5 Questions for a Professional Voice-Over Talent – Anthony Richardson

Today’s 5 Questions for a Professional Voice Over Talent are answered by Anthony Richardson, a professional voice-over talent based in London, England.

1. The beginning: When did you know you wanted to be a voiceover talent; how did your career begin (please include what year it started) and then when did your passion for voiceover develop into something professional?

I started out as a trainee sound engineer at The Royal National Theatre (or just The National Theatre, as it was then) and at seventeen, was the youngest ever sound operator in the organization’s history. For one show, I had to shout into a microphone for a regular sound effect and had a really enjoyable studio session. Nearly 30 years later, I’m still doing the same thing!

2. What is the one thing you know now that you wish someone had told you when you first started out in voiceover?

I wish I knew how easy it would be to record, produce and deliver a voiceover from home. When I started out, we all used tape and one of my first jobs was to cut-out all the scratches, pops and clicks from a recording, using a razor blade and editing tape! I think it took me around a day to clean-up about 5 minutes of audio.

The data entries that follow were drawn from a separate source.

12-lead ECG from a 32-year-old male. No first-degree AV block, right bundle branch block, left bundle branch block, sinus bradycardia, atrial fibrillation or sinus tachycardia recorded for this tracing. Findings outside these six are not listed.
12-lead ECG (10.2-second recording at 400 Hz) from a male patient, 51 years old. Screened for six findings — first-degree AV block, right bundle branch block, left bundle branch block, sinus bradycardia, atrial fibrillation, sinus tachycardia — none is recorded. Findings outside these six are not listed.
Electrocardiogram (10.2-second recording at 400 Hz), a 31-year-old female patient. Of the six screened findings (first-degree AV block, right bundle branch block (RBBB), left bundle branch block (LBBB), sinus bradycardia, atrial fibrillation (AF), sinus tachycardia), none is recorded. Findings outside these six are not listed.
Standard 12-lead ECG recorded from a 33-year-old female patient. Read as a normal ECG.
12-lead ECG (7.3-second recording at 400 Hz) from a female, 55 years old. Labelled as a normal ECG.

These days it can all be done instantly with just the click of a button.

3. What do you see as the biggest professional or personal obstacle you face that impacts your voiceover business and how are you working to overcome it?

Time is always an issue. I regularly find that I am fully-booked and trying to please everyone often eats in to family time, with recording in the evenings and at weekends. I wish there was a way to leverage my business, but the problem is, when clients specifically request a voice that you do, there’s no option.

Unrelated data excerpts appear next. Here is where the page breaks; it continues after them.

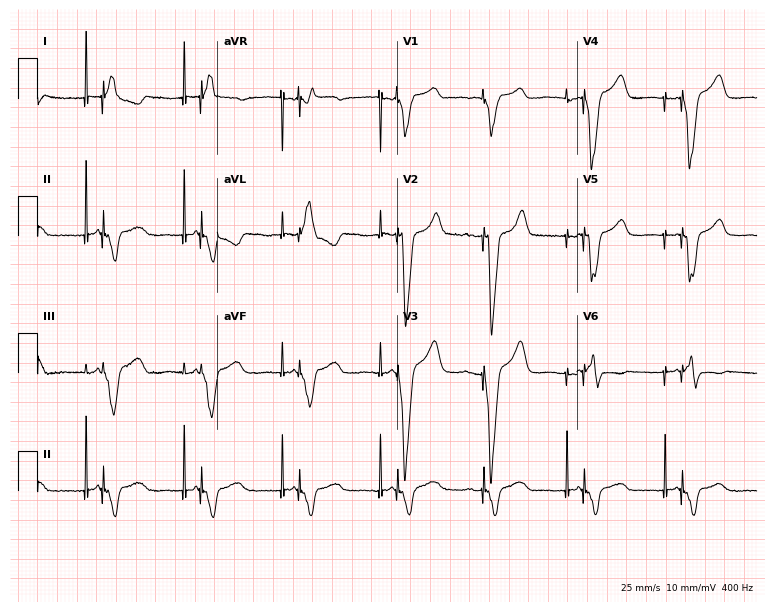
Electrocardiogram, a woman, 81 years old. Of the six screened findings (first-degree AV block, right bundle branch block (RBBB), left bundle branch block (LBBB), sinus bradycardia, atrial fibrillation (AF), sinus tachycardia), none is recorded. Only these six findings were labelled.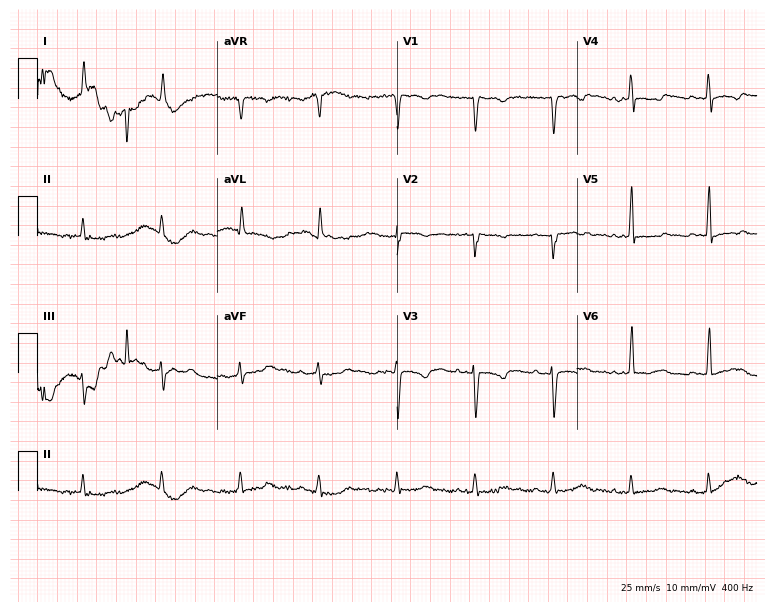
ECG — a female, 77 years old. Screened for six findings — first-degree AV block, right bundle branch block (RBBB), left bundle branch block (LBBB), sinus bradycardia, atrial fibrillation (AF), sinus tachycardia — none is recorded. Only these six findings were labelled.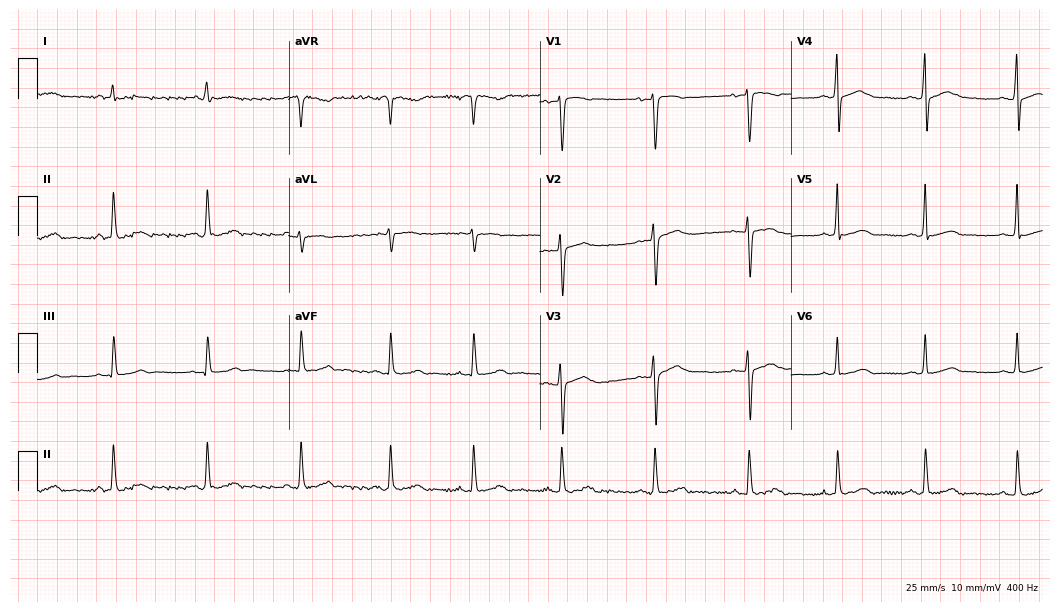
12-lead ECG (10.2-second recording at 400 Hz) from a woman, 32 years old. Screened for six findings — first-degree AV block, right bundle branch block (RBBB), left bundle branch block (LBBB), sinus bradycardia, atrial fibrillation (AF), sinus tachycardia — none is recorded.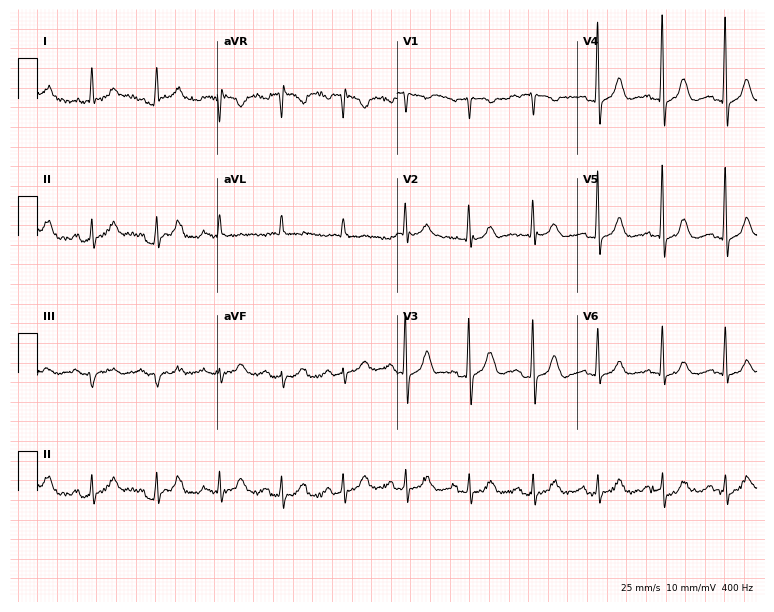
12-lead ECG from a 70-year-old male. No first-degree AV block, right bundle branch block, left bundle branch block, sinus bradycardia, atrial fibrillation or sinus tachycardia recorded for this tracing.

4. What personal trait or professional tool has helped you succeed the most in your career so far?

Loving the job. I’m a great believer in the exercise of imagining the job that is so great and enjoyable that you would actually pay to do it. Voiceovers is mine – I still can’t believe (after nearly 30 years) that I actually get paid to talk into a mic, it’s f a n t a s t i c !!!

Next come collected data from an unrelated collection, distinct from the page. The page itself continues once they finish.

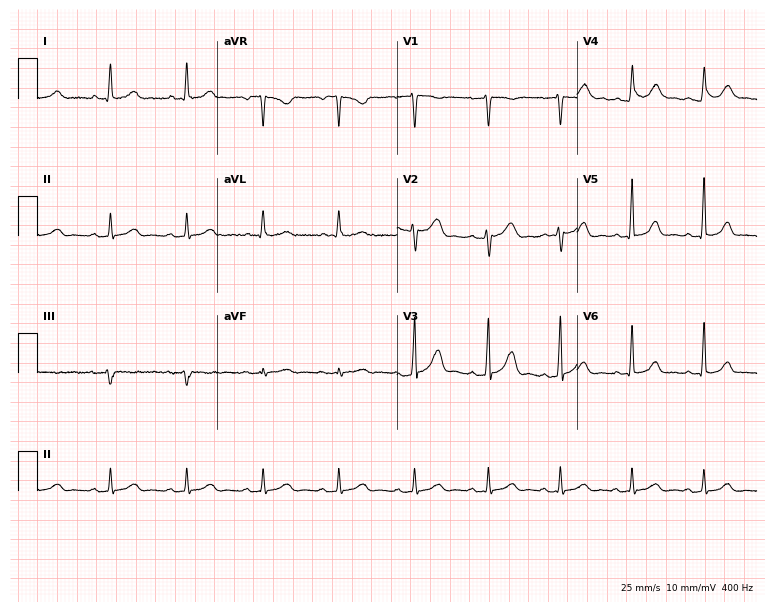
Electrocardiogram (7.3-second recording at 400 Hz), a woman, 42 years old. Overall reading on record: normal ECG.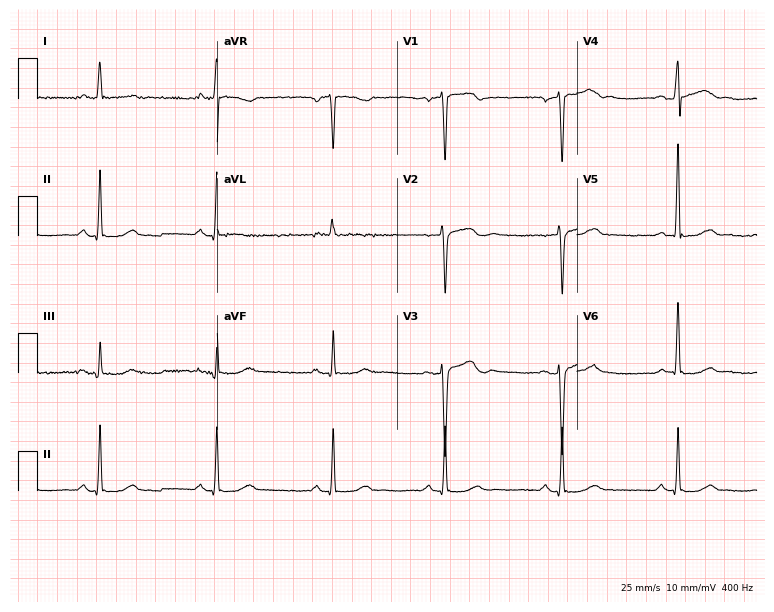
Electrocardiogram (7.3-second recording at 400 Hz), a male patient, 52 years old. Overall reading on record: normal ECG.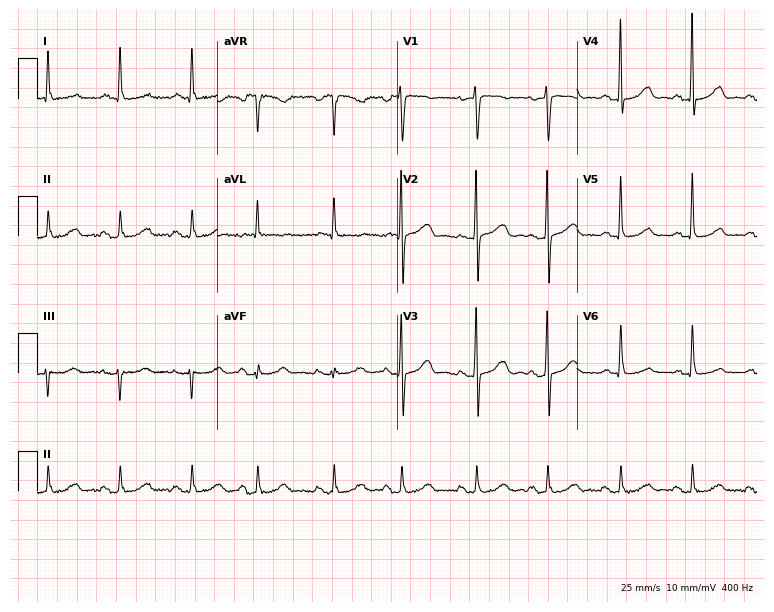
12-lead ECG from a 65-year-old woman (7.3-second recording at 400 Hz). Recorded interpretation: within normal limits.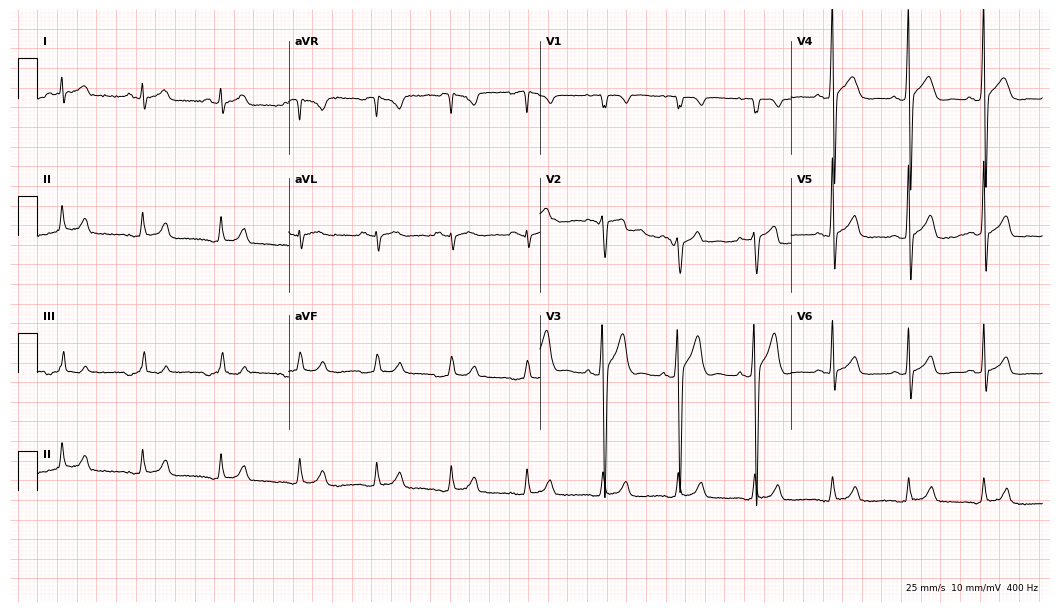
12-lead ECG from a 38-year-old male. Recorded interpretation: within normal limits.

5. In your development as a voice over performer, who has been the one particular individual or what has been the one piece of performance advice (maybe a key performance trick, etc.) that you felt has had the most impact on your actual voice over performance and why?

That’s easy! Keeping mega fit (I even wrote a blog post on it HERE). Being a great voiceover (as opposed to a good voiceover) is all about breath control and the fitter you are, the less breaths you need to take when recording a script – and don’t take my word for it, studio engineers will all tell you how they like working with non-smokers. Less editing!